Data for analysis Start Marker

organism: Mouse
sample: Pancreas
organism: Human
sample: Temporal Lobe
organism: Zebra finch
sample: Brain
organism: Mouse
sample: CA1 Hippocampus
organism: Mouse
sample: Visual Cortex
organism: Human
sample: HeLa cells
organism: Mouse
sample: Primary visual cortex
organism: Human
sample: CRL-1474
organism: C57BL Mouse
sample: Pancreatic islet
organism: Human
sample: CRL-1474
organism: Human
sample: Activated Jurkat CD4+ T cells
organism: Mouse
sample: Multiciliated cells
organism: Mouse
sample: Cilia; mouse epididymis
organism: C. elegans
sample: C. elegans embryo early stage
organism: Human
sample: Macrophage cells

Data for analysis End Marker
Data for analysis Start Marker

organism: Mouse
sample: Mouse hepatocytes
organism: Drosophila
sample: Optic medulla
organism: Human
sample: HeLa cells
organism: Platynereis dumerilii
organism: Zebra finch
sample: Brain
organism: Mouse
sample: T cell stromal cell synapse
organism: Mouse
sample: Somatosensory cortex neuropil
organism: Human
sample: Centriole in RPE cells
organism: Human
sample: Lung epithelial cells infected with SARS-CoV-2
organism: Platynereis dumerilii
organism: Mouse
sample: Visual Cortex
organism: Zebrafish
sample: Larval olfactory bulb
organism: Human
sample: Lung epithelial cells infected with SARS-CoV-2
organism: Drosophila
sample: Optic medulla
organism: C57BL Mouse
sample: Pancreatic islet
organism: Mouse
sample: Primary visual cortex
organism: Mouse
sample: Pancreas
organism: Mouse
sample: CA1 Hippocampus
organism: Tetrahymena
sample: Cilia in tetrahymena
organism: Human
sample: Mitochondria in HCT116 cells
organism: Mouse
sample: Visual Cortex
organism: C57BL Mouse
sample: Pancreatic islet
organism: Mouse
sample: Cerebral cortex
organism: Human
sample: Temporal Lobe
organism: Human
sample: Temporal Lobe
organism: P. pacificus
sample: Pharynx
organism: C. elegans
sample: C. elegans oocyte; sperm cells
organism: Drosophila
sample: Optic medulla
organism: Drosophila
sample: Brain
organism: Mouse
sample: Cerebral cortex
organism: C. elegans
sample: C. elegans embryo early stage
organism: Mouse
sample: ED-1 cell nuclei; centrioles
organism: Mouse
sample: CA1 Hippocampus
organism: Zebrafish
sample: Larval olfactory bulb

Data for analysis End Marker

Scan the listing above for the line that has "sample: Mouse hepatocytes", then copy exactly from that line through the line that has "sample: Mitochondria in HCT116 cells".

Response to this exercise
sample: Mouse hepatocytes
organism: Drosophila
sample: Optic medulla
organism: Human
sample: HeLa cells
organism: Platynereis dumerilii
organism: Zebra finch
sample: Brain
organism: Mouse
sample: T cell stromal cell synapse
organism: Mouse
sample: Somatosensory cortex neuropil
organism: Human
sample: Centriole in RPE cells
organism: Human
sample: Lung epithelial cells infected with SARS-CoV-2
organism: Platynereis dumerilii
organism: Mouse
sample: Visual Cortex
organism: Zebrafish
sample: Larval olfactory bulb
organism: Human
sample: Lung epithelial cells infected with SARS-CoV-2
organism: Drosophila
sample: Optic medulla
organism: C57BL Mouse
sample: Pancreatic islet
organism: Mouse
sample: Primary visual cortex
organism: Mouse
sample: Pancreas
organism: Mouse
sample: CA1 Hippocampus
organism: Tetrahymena
sample: Cilia in tetrahymena
organism: Human
sample: Mitochondria in HCT116 cells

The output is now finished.